Confesso que fiquei decepcionada. Eu esperava algo musical, ou ao menos crocante a ponto de fazer algum barulho. É pra ser uma sinfonia!
Mas não.
Nem um sonzinho sequer.

Tuesday, January 20, 2009

Dicas União para uma vida melhor

Eu tenho mania de ler coisas. Todas elas. Inclusive sachês de açúcar. E foi lendo tais sachês que me deparei com pequenas sugestões de como ser uma pessoa mais feliz, e aí resolvi fazer um balanço da minha vida (menos) baseado nos sachês de açúcar. Me senti um ser muito patético depois dessa frase, mas vamos lá:

Plante uma árvore.
Hm. Eu plantei uma vez. Mas ela morreu. Conta mesmo assim? Será que eu devo plantar outra? Meus pais não vão gostar se eu simplesmente plantar uma árvore ali no quintal. Tá, talvez "plantar uma árvore" seja simbólico, tipo aquelas boas ações que as pessoas dizem que é uma árvore plantada. Não dizem? Ah, é semente? Tá, próximo sachê, vai.

Vá a mais lugares.
Ih. Adoro ficar em casa, quieta com um livro, ou jogada no sofá vendo um filme ou algum episódio repetido de série. Não quero ir a mais lugares, não.

Coma mais sobremesas.
É... tá. Já que isso vai deixar minha vida melhor, como sim. Bolacha recheada depois do almoço vale?

Dance mais. (ou "Dê mais morangos para a sua companheira", vide imagem abaixo)
Não sei dançar. Sério. É a coisa mais constrangedora do mundo eu tentando dançar.

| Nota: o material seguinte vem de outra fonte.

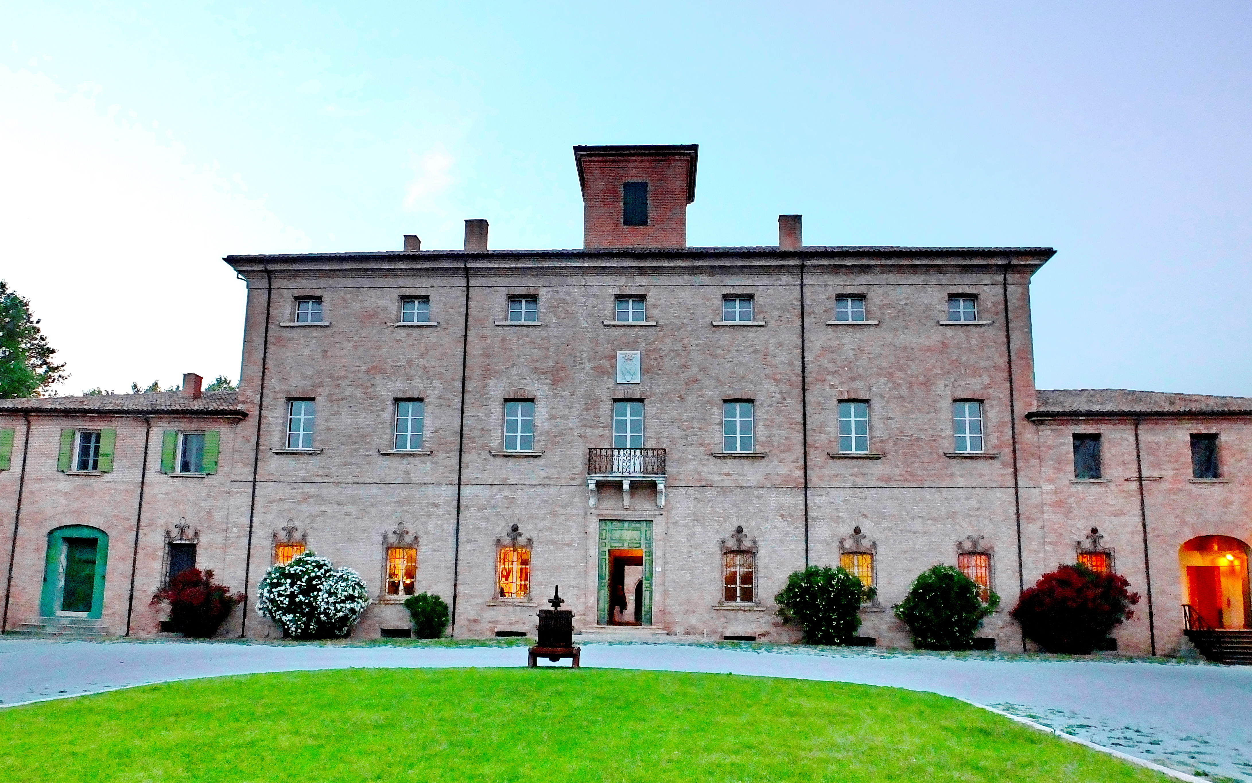 Compendio la Torre This is a photo of a monument which is part of cultural heritage of Italy.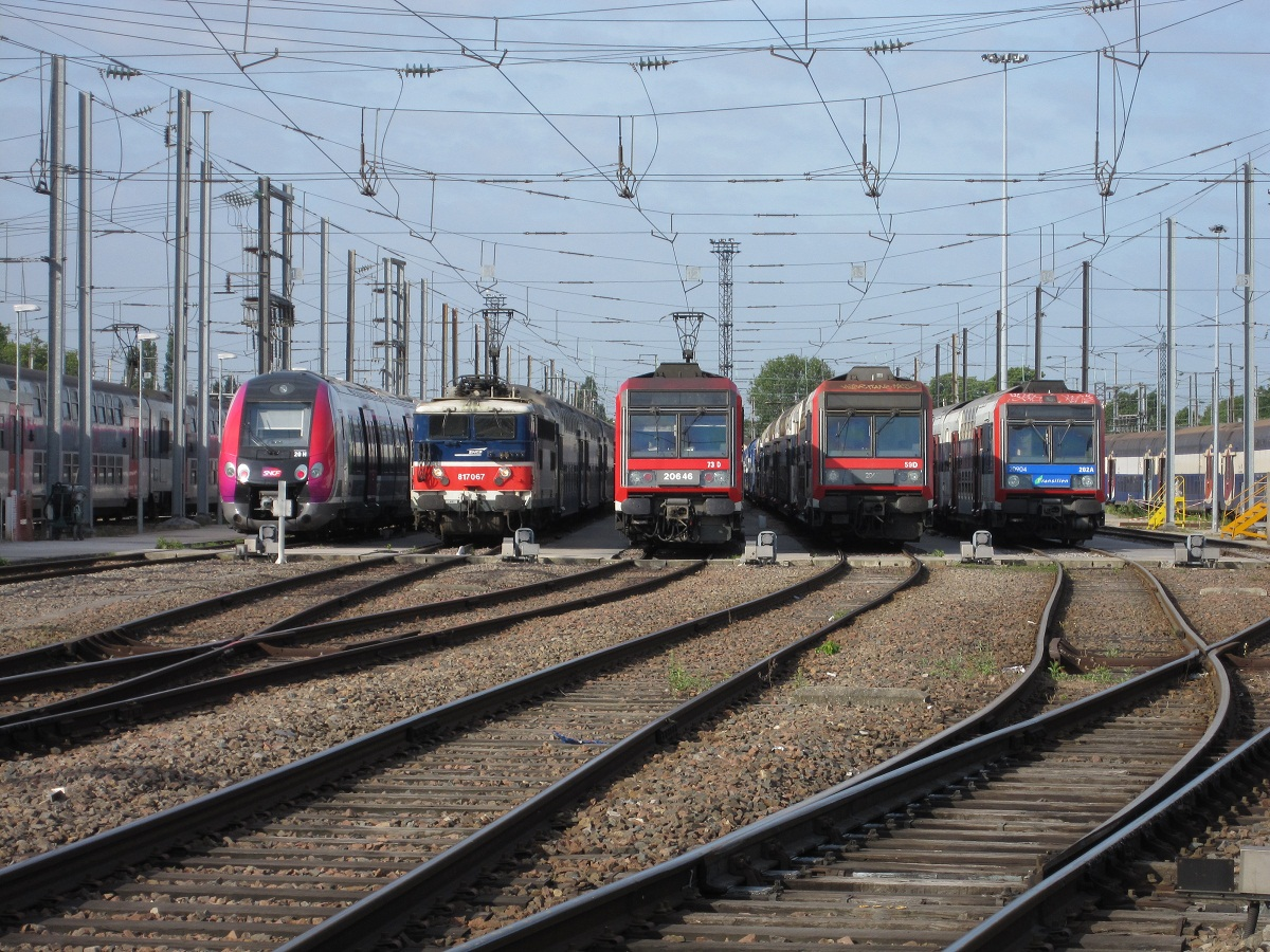 Trains des lignes D et H au Technicentre de Paris Nord-Joncherolles, Villetaneuse, Seine-Saint-Denis, France.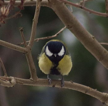 Parus major Photo taken in Rumia, Poland by Adam Kumiszcza.

Abrace mais amigos. (ou "Beba mais suco", vide imagem acima)
Isso significa fazer mais amigos. E fazer mais amigos é tããão trabalhoso. Eu gosto dos meus amigos, eles são legais.

Tire mais fotos.
Ah! Isso eu tenho feito, foi minha resolução de ano novo. Juro. Só que aí o carregador das pilhas estragou, então minha câmera está ali temporariamente abandonada e eu parei de tirar mais fotos. Sério, resolução de ano novo é uma coisa feita pra não dar certo. Dessa vez eu estava mesmo comprometida com a causa e aí o universo conspirou.

Apaixone-se mais vezes.
Como bem disse minha colega de trabalho esses dias: "aaaah não, apaixonar não! Dá muita dor no cérebro."

Resultado do balanço:
Meu estilo de vida seria severamente reprovado pelo Açúcar União. Sou uma pessoa triste e deprimente para quem convive comigo.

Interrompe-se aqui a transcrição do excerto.